Potential participants were provided with a detailed information sheet that outlined the aim of the study and what would be involved. They were invited to follow a hyperlink to provide informed consent to participate and complete an online eligibility screening form (Microsoft Forms). Those who met the above eligibility criteria were contacted by email and invited to complete the first online survey round (Microsoft Forms) by following a hyperlink. In each survey round, before any survey questions were presented, participants were reminded of the study aims and encouraged to contact the research team by email if they had any questions. Participants were given ten working days to complete each survey round. A reminder was sent to participants to complete each round five working days after its opening. Participants who had not completed the round when it closed were excluded from subsequent round(s).

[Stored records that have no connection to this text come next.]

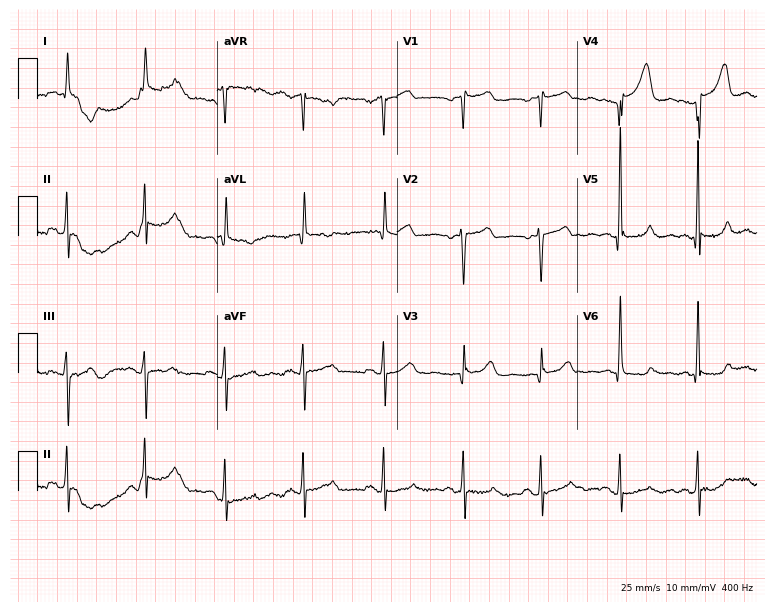
Standard 12-lead ECG recorded from a 79-year-old female (7.3-second recording at 400 Hz). None of these six findings is recorded: first-degree AV block, right bundle branch block, left bundle branch block, sinus bradycardia, atrial fibrillation, sinus tachycardia. Findings outside these six are not listed.
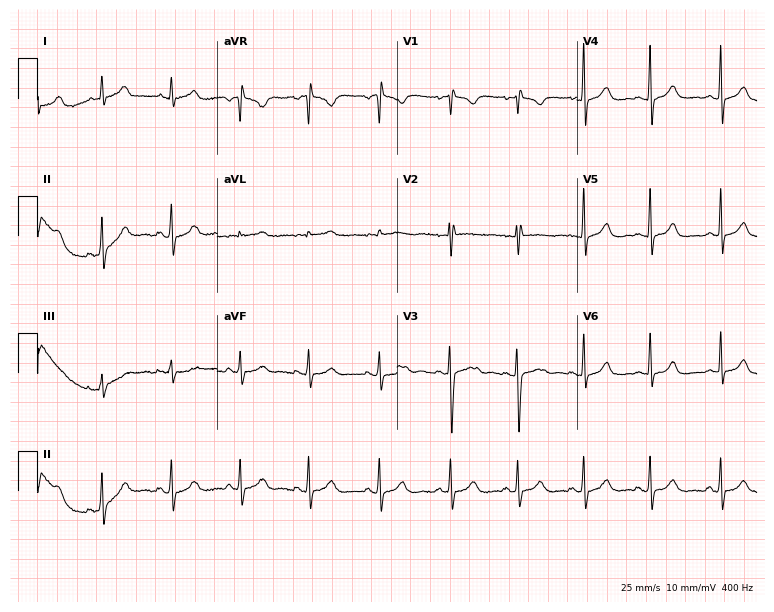
Electrocardiogram (7.3-second recording at 400 Hz), a female patient, 19 years old. Of the six screened findings (first-degree AV block, right bundle branch block, left bundle branch block, sinus bradycardia, atrial fibrillation, sinus tachycardia), none is recorded. Findings outside these six are not listed.
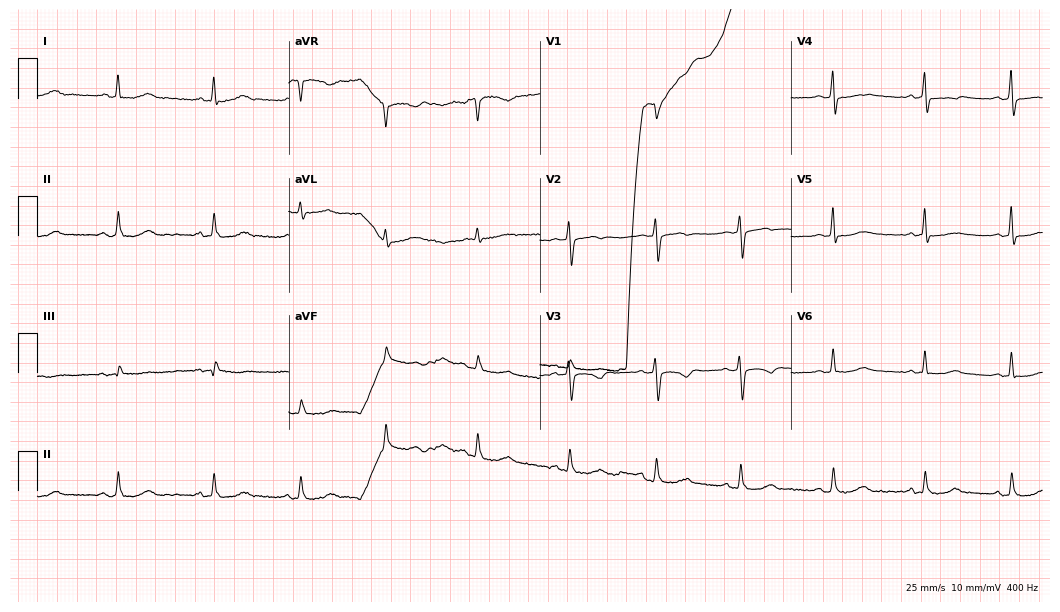
ECG — a woman, 53 years old. Screened for six findings — first-degree AV block, right bundle branch block, left bundle branch block, sinus bradycardia, atrial fibrillation, sinus tachycardia — none is recorded. Only these six findings were labelled.
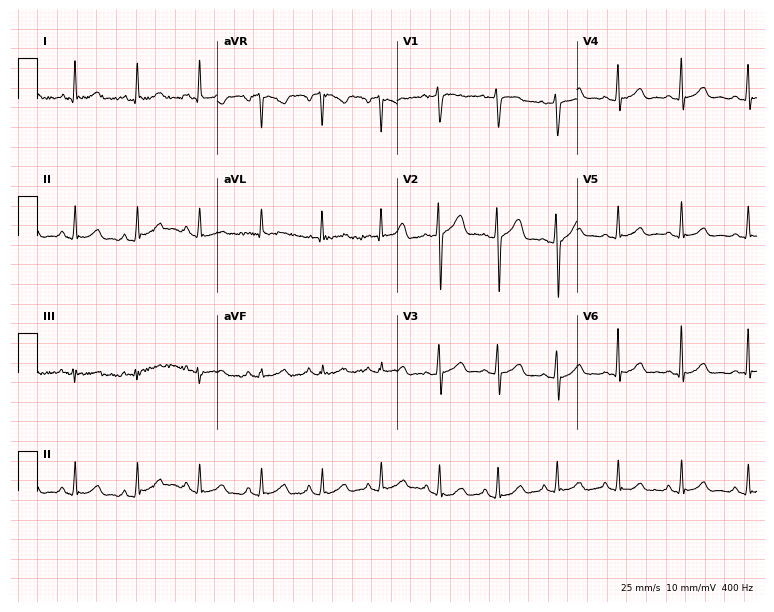
ECG (7.3-second recording at 400 Hz) — a male, 46 years old. Labelled as a normal ECG.
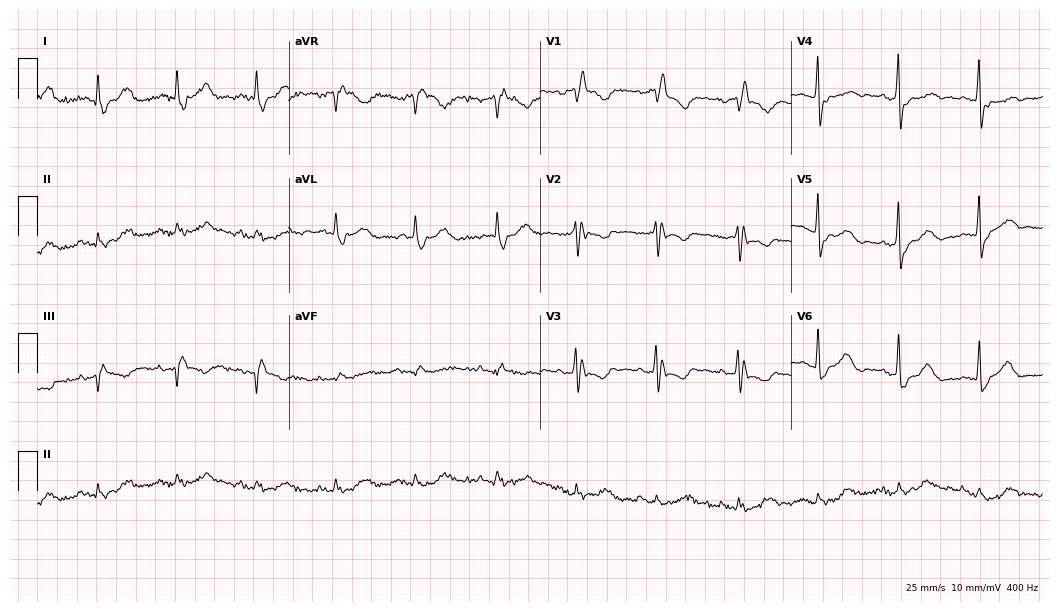
Standard 12-lead ECG recorded from a female, 78 years old (10.2-second recording at 400 Hz). The tracing shows right bundle branch block (RBBB).
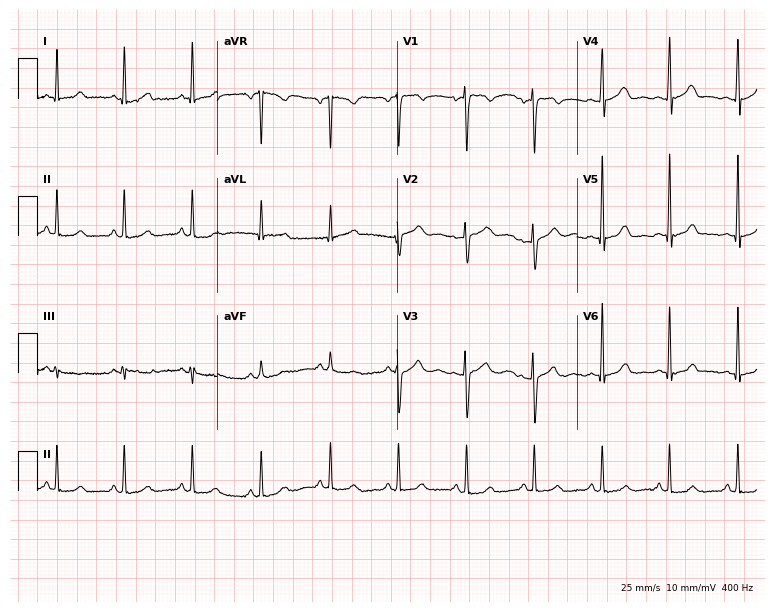
Standard 12-lead ECG recorded from a 31-year-old woman (7.3-second recording at 400 Hz). None of these six findings is recorded: first-degree AV block, right bundle branch block, left bundle branch block, sinus bradycardia, atrial fibrillation, sinus tachycardia. Other findings, if any, are not listed.
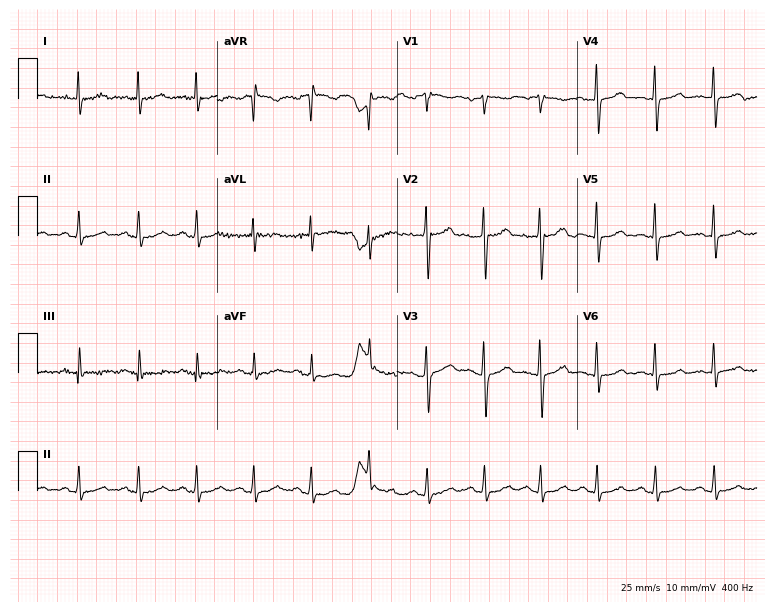
Electrocardiogram, a 46-year-old male patient. Interpretation includes sinus tachycardia (a sinus rate of 100 beats per minute or more).
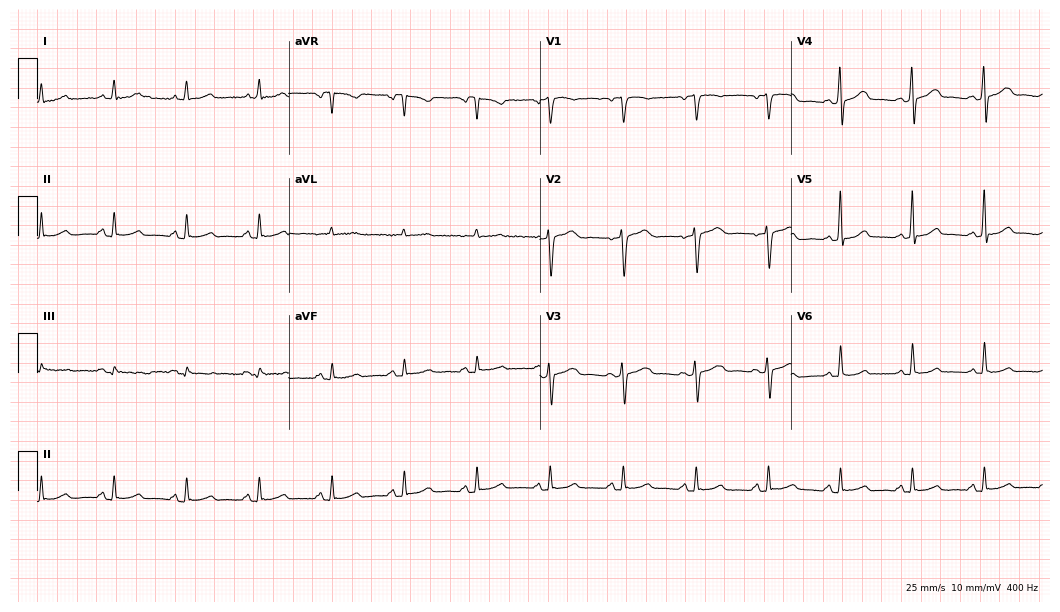
12-lead ECG (10.2-second recording at 400 Hz) from a 48-year-old female patient. Screened for six findings — first-degree AV block, right bundle branch block (RBBB), left bundle branch block (LBBB), sinus bradycardia, atrial fibrillation (AF), sinus tachycardia — none is recorded.
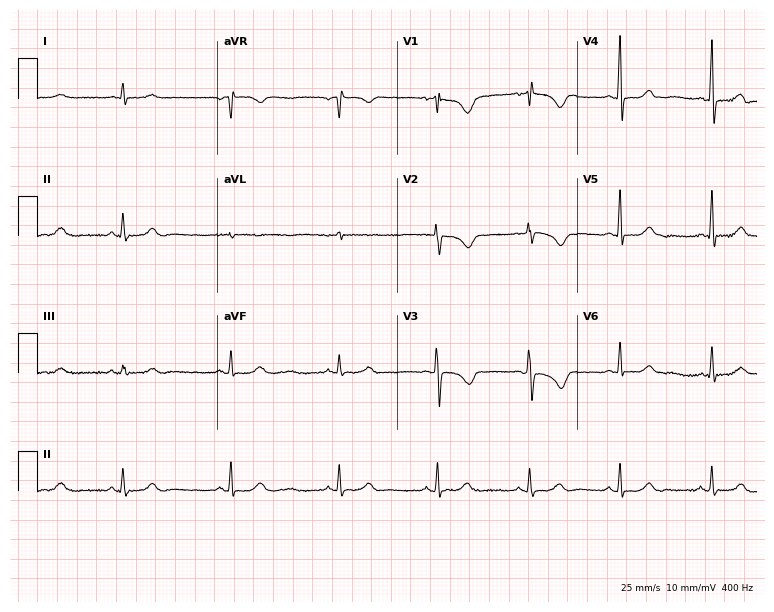
Electrocardiogram, a 54-year-old female. Overall reading on record: normal ECG.

Once each round was closed, the research team analysed results, developed the subsequent survey round by identifying and carrying forwards any items that had not reached consensus, and created personalised summary sheets of the results from the previous survey round (Supplementary Materials). Personalised summary sheets presented participants with each statement that had not reached consensus, their own response to the statement, the overall group response and all anonymised free-text comments provided in response to the statement [46]. They were distributed to participants individually by email. As per the standard modified Delphi approach, participants were encouraged to reflect on and critically examine their own response in light of the overall group response and qualitative comments from other participants in order to promote consensus-building.

Data analysis

R-Studio version 4.3.1 was used to calculate descriptive statistics from quantitative survey data. For each survey item, we calculated the number and percentage of participants who agreed/disagreed/had no opinion on including the candidate intervention feature within the cognitive care intervention. Consensus was defined a priori as ≥ 75% agree/disagree after excluding responses of ‘no opinion’ [47].

Free-text responses to the first and final survey rounds were analysed using template analysis [48, 49]. Free-text responses from the first survey round were coded inductively at a semantic level with the goal of identifying additional candidate intervention features that had not been identified by the research team when developing the survey. Free-text responses from the final round were also analysed inductively, with the goal of identifying any similarities and/or differences in participant viewpoints for statements that did not reach consensus by the end of the survey. Qualitative analyses were facilitated by Microsoft Word and Microsoft Excel.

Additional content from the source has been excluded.